Author(s) Friedrich Engels
Written 17 August 1887


First published in Aus der Frühzeit des Marxismus. Engels Briefwechsel mit Kautsky, Prag, 1935, and in: Marx and Engels, Works, First Russian Edition, Vol. XXVII, Moscow, 1935
Printed according to the original
Published in English for the first time in Marx-Engels Collected Works, Volume 48


ENGELS TO KARL KAUTSKY

IN LONDON

Eastbourne, 17 August 1887
4 Cavendish Place

Dear Kautsky,

Please excuse the belated return of the enclosed, which I have read with thanks.[1] I shall be interested to peruse the clean proofs of the More,[2] though I don't see of what help I can be to you in this.
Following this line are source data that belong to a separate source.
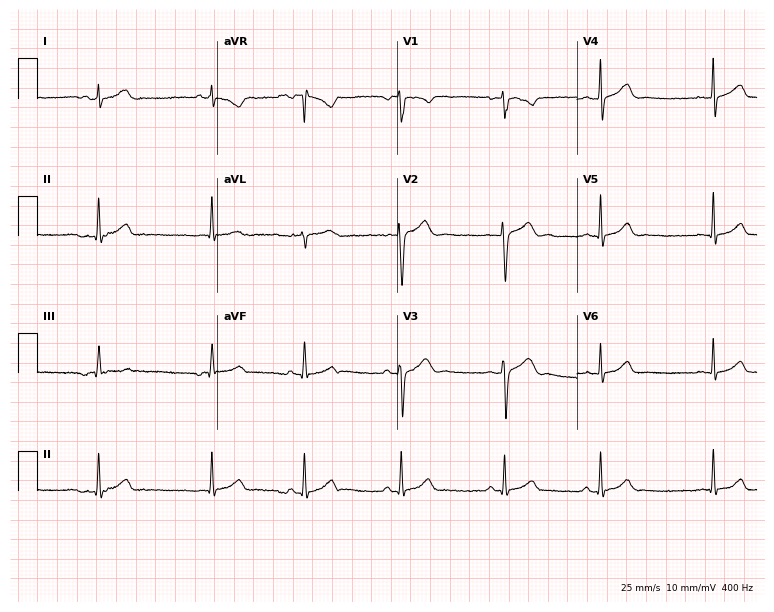
12-lead ECG from a male patient, 23 years old. Recorded interpretation: within normal limits.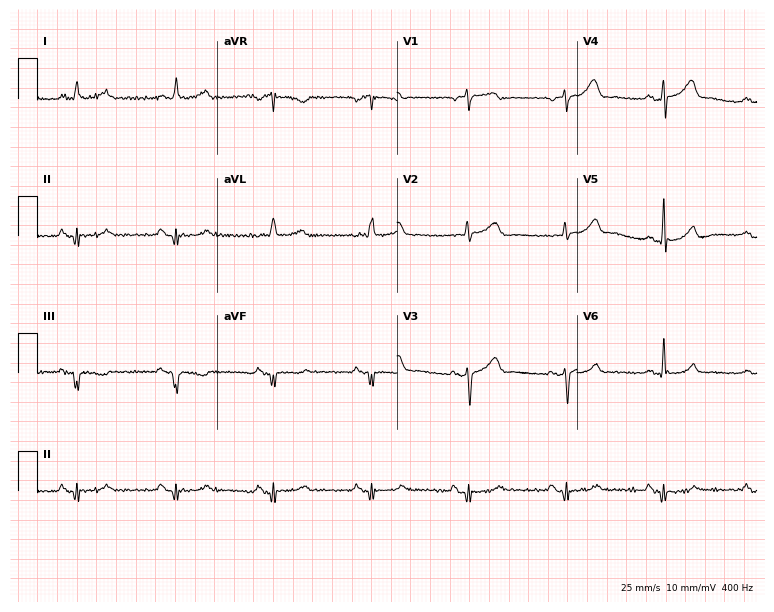
Resting 12-lead electrocardiogram. Patient: a male, 75 years old. None of these six findings is recorded: first-degree AV block, right bundle branch block, left bundle branch block, sinus bradycardia, atrial fibrillation, sinus tachycardia. Findings outside these six are not listed.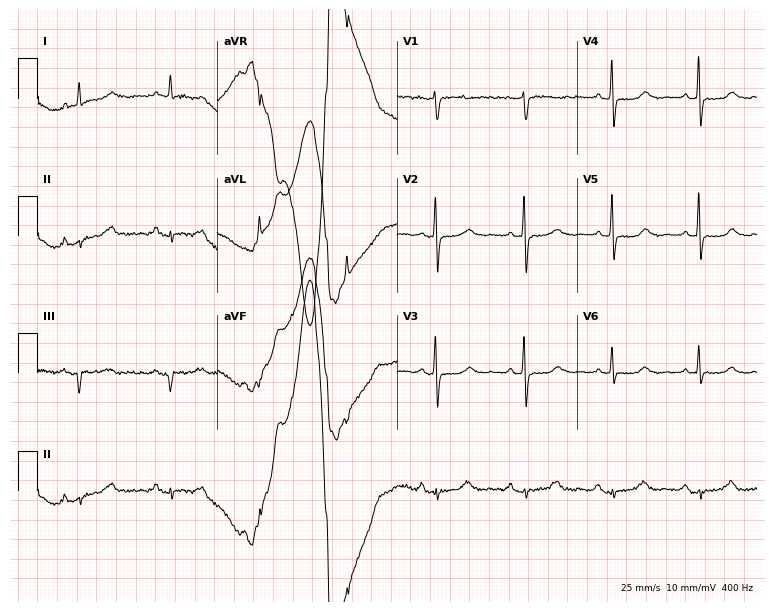
Electrocardiogram, a woman, 62 years old. Of the six screened findings (first-degree AV block, right bundle branch block (RBBB), left bundle branch block (LBBB), sinus bradycardia, atrial fibrillation (AF), sinus tachycardia), none is recorded.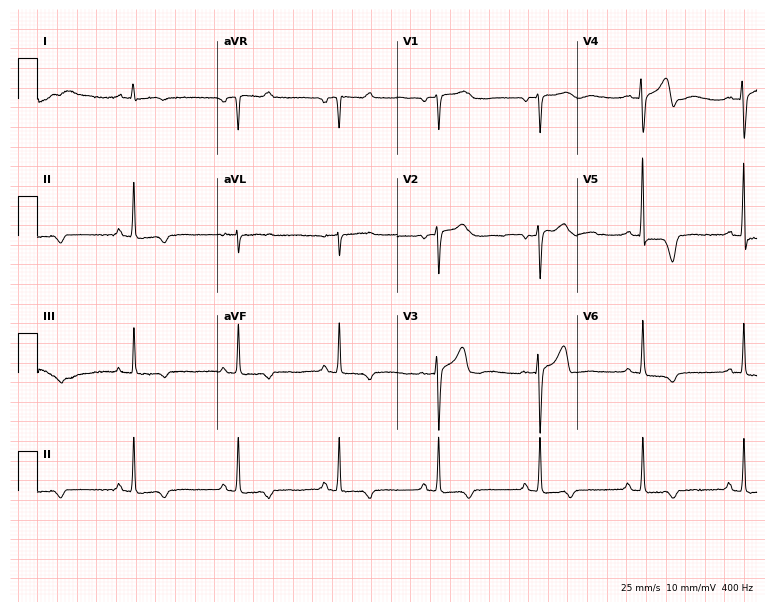
ECG (7.3-second recording at 400 Hz) — a 61-year-old female patient. Screened for six findings — first-degree AV block, right bundle branch block, left bundle branch block, sinus bradycardia, atrial fibrillation, sinus tachycardia — none is recorded.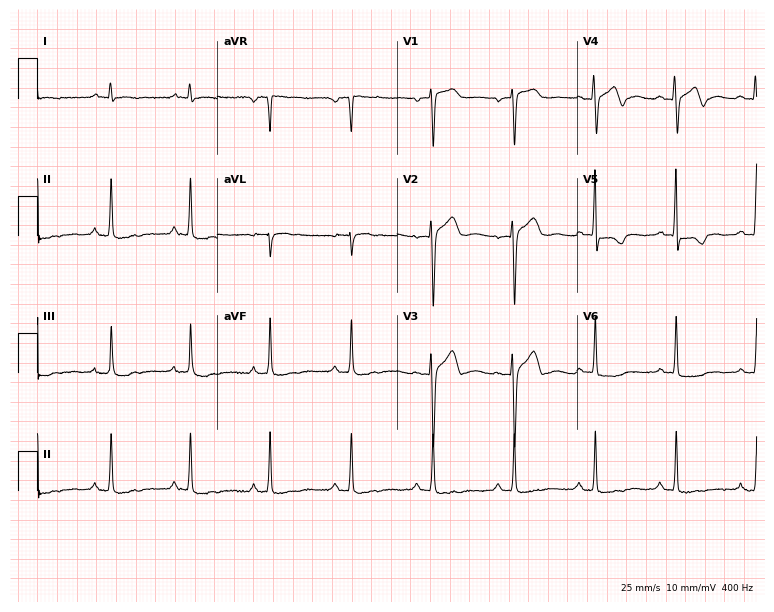
Standard 12-lead ECG recorded from a 61-year-old female. None of these six findings is recorded: first-degree AV block, right bundle branch block, left bundle branch block, sinus bradycardia, atrial fibrillation, sinus tachycardia. Other findings, if any, are not listed.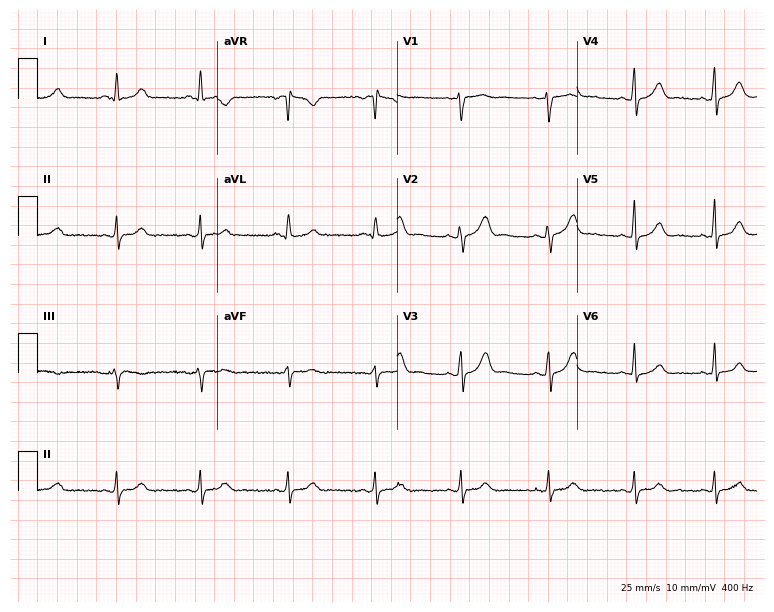
Resting 12-lead electrocardiogram (7.3-second recording at 400 Hz). Patient: a 38-year-old woman. None of these six findings is recorded: first-degree AV block, right bundle branch block (RBBB), left bundle branch block (LBBB), sinus bradycardia, atrial fibrillation (AF), sinus tachycardia.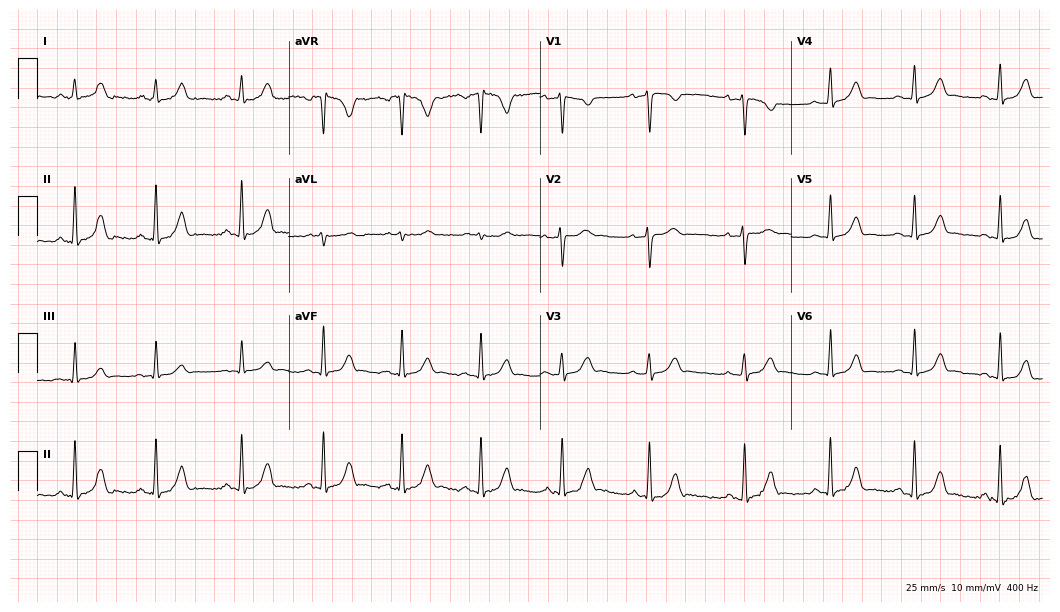
12-lead ECG from a woman, 20 years old (10.2-second recording at 400 Hz). Recorded interpretation: within normal limits.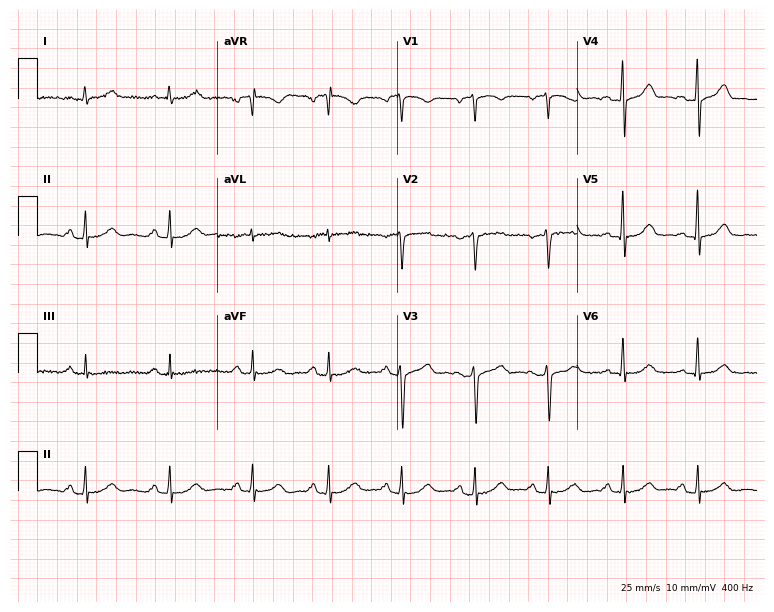
12-lead ECG from a female patient, 65 years old (7.3-second recording at 400 Hz). No first-degree AV block, right bundle branch block (RBBB), left bundle branch block (LBBB), sinus bradycardia, atrial fibrillation (AF) or sinus tachycardia recorded for this tracing.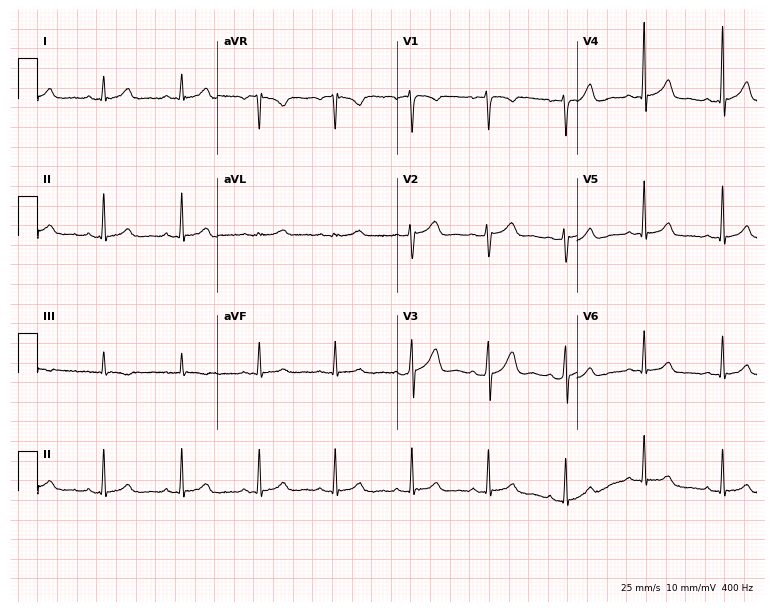
Electrocardiogram (7.3-second recording at 400 Hz), a male patient, 35 years old. Overall reading on record: normal ECG.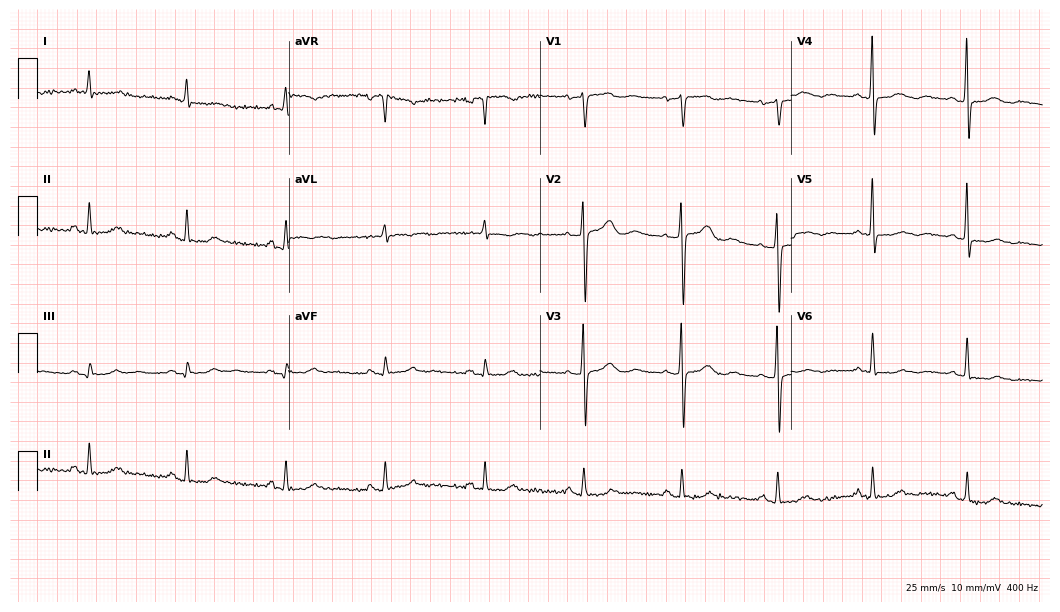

We shall be coming back on Saturday week, 27 August,[3] by which time my house will presumably be habitable once more.

If you happen to be passing Regent's Park Road I should be greatly obliged if you would drop in there and leave 3 or 4 large (long) envelopes, addressed to me here; I had left some there but they would all seem to have been used up. I mean the sort of envelope in which my people will be able to send me 3 or 4 letters at a time.

For the rest, we are as merry as grigs and are expecting Sam Moore this evening. Last night we at last had a storm, but it's fine again now.

Regards from my family to yours. The Avelings are at Stratford-on- Avon, revelling in Shakespeariana at source.

Your

F. E.

  1. Apparently this refers to the biography of Engels, written by Karl Kautsky for the Osterreichischer Arbeiter-Kalender of 1888.
  2. K. Kautsky, Thomas More und seine Utopie, Stuttgart, 1888
  3. Engels holidayed in Eastbourne from 23 July to 2 September.